Estudios realizados en varias provincias, por diferentes instituciones, corroboran el dato siguiente: las experiencias escolares negativas son el mejor camino hacia el deslizamiento de los niños y los adolescentes hacia la droga y la delincuencia. En cambio, son menos vulnerables los niños y adolescentes que, aunque tengan un rendimiento académico normal, tienen una adecuada integración en el medio escolar.
Los educadores sabemos que no somos islas y que no educamos en campanas antirruidos. A la escuela llegan todos los estímulos de la satisfacción vital que los niños y adolescentes disfrutan en la calle, en los círculos de amistades, o que les venden los medios de comunicación. Y la escuela no es siempre un espacio y un tiempo placentero y lúdico, sobre todo a partir de ciertas edades, en las que la carga de estudio exige más aplicación y rendimiento y en las que el éxito y el fracaso cobran más significado social.
La escuela exige esfuerzo, grandes dosis de voluntad para concentrarse; exige abnegación, sacrificio personal, constancia, paciencia laboriosa, organización, autodominio y fortaleza interior. En contra, predomina en nuestra sociedad un clima de moral blanda, guiada por los deseos y la imaginación, las pasiones y la búsqueda ilimitada de sensaciones, en definitiva, una cultura que convierte los deseos en derechos.

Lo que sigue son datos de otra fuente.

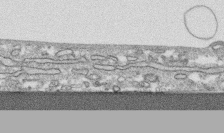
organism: Human
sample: CRL-1474

En contra, la difusión de mensajes reduccionistas sobre la democratización de la escuela nos arrastró hacia una cierta tiranía del estudiante que se resiste ante el esfuerzo, ante las exigencias de los profesores, ante la necesidad de respetar las reglas de juego del trabajo y la convivencia. Es el resultado de la prevalencia de lo que me apetece y lo que no me gusta en el seno de la escuela, la familia y la sociedad.
Hoy es urgente recuperar en la escuela las condiciones previas para reflexionar, para aprender, para convivir, para educar: el orden ambiental, la disciplina, el ambiente sano y seguro. Para ello, es esencial discernir antes los dieciséis quiénes tiene aptitudes y capacidades para el desarrollo de la vida intelectual y quiénes pueden articular con competencia una labor profesional de tipo manual.
Algunos estudiantes están dilapidando el tiempo en las aulas. Y no sólo ellos, sino también tiempo del maestro y tiempo de sus compañeros. No podemos permitirnos este lujo y menos aún en contextos de movilidad laboral y de competitividad. Debemos formar excelentemente a nuestros jóvenes para que puedan competir con otros jóvenes procedentes de otros países europeos con un nivel de exigencia mucho más elevada. La cultura de la permisividad y del todo vale tiene los días contados.
Hace falta sobre todo recuperar el sentido de jerarquía y autoridad, el respeto a las normas sociales y a las leyes; en definitiva, el respeto a los derechos y deberes propios y de los demás.